Ein besonderes Erlebnis bietet sich bei Vollmond, dann sind die Fälle nachts für Besucher geöffnet und man kann die sogenannten Mondlicht-Regenbogen bestaunen. Eine weitere bedeutende Touristenattraktion ist die Ruinenstätte Great Zimbabwe, diese war bis ins 15. Jahrhundert hinein noch eine bedeutende Stadt des damaligen Munhumuntapa-Reiches. Heute können hier die Ruinen dieses einstigen Zentrums erkundet werden. Zudem gehört Great Zimbabwe schon seit den 80er Jahren zum UNESCO-Weltkulturerbe. Die Hauptstadt Simbabwes ist Harare, sie zählt knapp zwei Millionen Einwohner. Sehenswerte Einrichtungen sind hier das Queen Victoria Museum und die National Gallery of Zimbabwe.
beste Reisezeit:
März bis November (für Reisen zu den Viktoriafällen empfiehlt sich die Regenzeit von November bis März)
 

Klima:
Es herrscht ein relativ gemäßigtes Klima, im September und Oktober ist Trockenzeit, die Regenzeit dauert von November bis März.
Einreise:
mit einem Reisepass, der über die Reise hinaus noch mindestens einen Monat gültig ist.
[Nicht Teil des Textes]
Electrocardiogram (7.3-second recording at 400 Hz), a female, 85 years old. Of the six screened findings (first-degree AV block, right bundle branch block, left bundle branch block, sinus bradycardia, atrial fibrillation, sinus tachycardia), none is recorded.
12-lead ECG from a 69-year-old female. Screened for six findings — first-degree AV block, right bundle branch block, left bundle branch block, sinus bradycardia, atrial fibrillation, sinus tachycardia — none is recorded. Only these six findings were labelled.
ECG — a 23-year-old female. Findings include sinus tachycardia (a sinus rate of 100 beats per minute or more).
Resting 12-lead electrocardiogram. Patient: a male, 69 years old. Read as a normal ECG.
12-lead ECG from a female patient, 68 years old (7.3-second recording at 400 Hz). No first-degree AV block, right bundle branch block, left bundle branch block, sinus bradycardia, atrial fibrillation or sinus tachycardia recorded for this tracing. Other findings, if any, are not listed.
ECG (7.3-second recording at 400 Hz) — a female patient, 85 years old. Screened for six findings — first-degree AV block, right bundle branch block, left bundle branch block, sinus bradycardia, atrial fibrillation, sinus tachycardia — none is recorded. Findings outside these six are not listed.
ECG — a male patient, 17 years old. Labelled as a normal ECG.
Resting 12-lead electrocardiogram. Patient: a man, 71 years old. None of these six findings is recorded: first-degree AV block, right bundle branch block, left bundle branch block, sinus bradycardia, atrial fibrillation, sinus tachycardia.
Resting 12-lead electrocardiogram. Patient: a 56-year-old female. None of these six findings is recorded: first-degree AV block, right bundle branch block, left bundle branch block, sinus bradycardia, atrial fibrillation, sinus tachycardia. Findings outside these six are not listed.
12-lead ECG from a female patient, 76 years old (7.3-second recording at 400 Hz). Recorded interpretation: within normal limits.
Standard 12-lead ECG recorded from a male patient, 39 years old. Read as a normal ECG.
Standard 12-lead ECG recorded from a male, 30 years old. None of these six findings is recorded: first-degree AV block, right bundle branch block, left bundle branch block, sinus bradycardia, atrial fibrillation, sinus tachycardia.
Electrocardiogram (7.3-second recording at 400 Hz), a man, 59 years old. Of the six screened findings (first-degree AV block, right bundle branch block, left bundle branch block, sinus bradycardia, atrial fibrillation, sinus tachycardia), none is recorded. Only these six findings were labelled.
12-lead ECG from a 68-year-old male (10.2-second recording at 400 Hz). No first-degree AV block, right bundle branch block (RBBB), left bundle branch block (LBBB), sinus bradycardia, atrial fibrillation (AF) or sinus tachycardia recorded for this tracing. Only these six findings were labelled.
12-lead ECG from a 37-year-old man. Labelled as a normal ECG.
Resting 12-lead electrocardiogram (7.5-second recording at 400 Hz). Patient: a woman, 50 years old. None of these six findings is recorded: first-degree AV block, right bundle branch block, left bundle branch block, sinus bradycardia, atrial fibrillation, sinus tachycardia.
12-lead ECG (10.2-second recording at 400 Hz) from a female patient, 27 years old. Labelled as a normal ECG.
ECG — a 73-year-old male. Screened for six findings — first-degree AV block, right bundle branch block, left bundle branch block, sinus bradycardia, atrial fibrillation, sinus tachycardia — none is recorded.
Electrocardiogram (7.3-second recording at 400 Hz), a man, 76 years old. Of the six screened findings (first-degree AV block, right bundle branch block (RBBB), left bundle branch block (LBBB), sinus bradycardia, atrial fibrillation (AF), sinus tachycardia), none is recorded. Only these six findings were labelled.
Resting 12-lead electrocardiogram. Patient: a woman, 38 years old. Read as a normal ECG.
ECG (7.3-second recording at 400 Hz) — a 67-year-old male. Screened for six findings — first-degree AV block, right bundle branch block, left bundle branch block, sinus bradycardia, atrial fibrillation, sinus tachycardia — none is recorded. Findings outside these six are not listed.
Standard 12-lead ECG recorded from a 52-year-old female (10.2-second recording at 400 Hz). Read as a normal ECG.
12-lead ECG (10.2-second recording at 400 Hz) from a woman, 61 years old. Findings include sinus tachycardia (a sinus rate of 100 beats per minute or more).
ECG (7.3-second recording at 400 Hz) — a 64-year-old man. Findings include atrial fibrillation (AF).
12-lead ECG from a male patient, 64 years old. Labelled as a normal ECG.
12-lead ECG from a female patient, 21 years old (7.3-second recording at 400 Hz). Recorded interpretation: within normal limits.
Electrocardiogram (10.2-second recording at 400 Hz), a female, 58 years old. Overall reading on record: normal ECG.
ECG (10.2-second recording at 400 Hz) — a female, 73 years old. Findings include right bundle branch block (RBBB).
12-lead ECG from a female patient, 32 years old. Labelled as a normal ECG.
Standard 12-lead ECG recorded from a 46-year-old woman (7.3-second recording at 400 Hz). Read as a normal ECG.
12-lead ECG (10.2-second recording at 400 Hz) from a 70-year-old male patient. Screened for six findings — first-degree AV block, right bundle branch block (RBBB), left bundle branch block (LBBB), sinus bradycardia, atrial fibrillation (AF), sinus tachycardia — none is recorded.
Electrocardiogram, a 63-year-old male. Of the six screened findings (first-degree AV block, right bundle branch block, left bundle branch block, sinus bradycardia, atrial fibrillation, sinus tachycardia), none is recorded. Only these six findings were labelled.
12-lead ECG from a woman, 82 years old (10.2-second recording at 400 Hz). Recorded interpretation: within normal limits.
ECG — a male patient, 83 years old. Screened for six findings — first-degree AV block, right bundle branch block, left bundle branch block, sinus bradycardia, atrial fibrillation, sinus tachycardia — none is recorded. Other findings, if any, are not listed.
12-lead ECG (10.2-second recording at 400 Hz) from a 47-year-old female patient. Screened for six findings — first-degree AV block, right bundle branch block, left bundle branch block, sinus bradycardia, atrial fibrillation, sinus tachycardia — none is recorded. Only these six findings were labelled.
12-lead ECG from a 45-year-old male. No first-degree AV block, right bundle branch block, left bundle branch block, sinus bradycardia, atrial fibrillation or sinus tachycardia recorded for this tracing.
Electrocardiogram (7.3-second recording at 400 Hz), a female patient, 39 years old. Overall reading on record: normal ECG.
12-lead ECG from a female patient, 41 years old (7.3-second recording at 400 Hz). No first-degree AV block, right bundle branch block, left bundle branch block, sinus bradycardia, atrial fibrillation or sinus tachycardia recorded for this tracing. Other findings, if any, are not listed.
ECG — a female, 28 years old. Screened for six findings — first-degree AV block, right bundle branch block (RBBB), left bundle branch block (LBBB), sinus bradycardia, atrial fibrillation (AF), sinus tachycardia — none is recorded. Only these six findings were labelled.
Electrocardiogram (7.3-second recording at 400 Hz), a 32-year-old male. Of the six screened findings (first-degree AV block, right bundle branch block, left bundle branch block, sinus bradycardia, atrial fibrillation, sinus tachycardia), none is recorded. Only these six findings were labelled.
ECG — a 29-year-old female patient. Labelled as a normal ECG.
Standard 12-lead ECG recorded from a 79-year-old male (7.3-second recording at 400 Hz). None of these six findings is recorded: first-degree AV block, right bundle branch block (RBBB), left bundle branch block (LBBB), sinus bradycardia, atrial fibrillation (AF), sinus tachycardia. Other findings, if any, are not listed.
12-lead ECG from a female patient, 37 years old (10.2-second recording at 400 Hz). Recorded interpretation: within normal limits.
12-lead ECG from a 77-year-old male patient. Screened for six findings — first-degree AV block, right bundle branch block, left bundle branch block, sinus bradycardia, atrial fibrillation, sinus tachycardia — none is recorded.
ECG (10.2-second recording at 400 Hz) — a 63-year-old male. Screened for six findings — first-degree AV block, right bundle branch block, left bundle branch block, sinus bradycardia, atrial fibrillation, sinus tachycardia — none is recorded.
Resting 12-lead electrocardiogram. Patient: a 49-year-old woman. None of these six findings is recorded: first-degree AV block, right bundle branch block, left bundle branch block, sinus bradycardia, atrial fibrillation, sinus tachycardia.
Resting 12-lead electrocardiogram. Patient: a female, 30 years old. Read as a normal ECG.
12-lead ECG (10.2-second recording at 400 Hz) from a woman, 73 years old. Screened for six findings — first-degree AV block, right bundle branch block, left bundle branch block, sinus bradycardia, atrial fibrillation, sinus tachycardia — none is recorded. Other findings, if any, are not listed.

Zudem wird ein Visum benötigt, dieses kann bei der Einreise gegen eine Gebühr von ca. USD 30 erworben werden.
(Gültig nur für deutsche Staatsbürger)
Gegeben falls kann es zu Änderungen der Einreisebestimmung kommen. Erkundigen Sie sich bitte rechtzeitig bei dem entsprechenden Konsulat oder der Botschaft.
http://www.auswaertiges-amt.de/DE/Laenderinformationen/00-SiHi/SimbabweSicherheit.html


Impfempfehlungen:
Pflichtimpfungen sind nicht vorgeschrieben, eine Auffrischung der Standardimpfungen wird aber empfohlen.
Bitte informieren sie sich vor Reiseantritt über allgemeine Schutzimpfungen oder Prophylaxe Maßnahmen bei ihrem Hausarzt, Gesundheitsamt oder anderen reisemedizinischen Fachdienst.
http://www.auswaertiges-amt.de/DE/Laenderinformationen/00-SiHi/SimbabweSicherheit.html

Währung:
1 Simbabwe Dollar = 100 Cents
 

Flugdauer:
ca. 14 Stunden und 45 Minuten (mit Zwischenstopp)
 

Ortszeit:
MEZ +1h (keine Sommer-/Winterzeitumstellung) somit MESZ +0h 


Gut zu wissen:
Reisen nach Simbabwe sind grundsätzlich möglich, die allgemeine Situation hat sich seit dem Antritt der neuen Regierung stark verbessert, allerdings muss immer noch mit Einschränkungen gerechnet werden.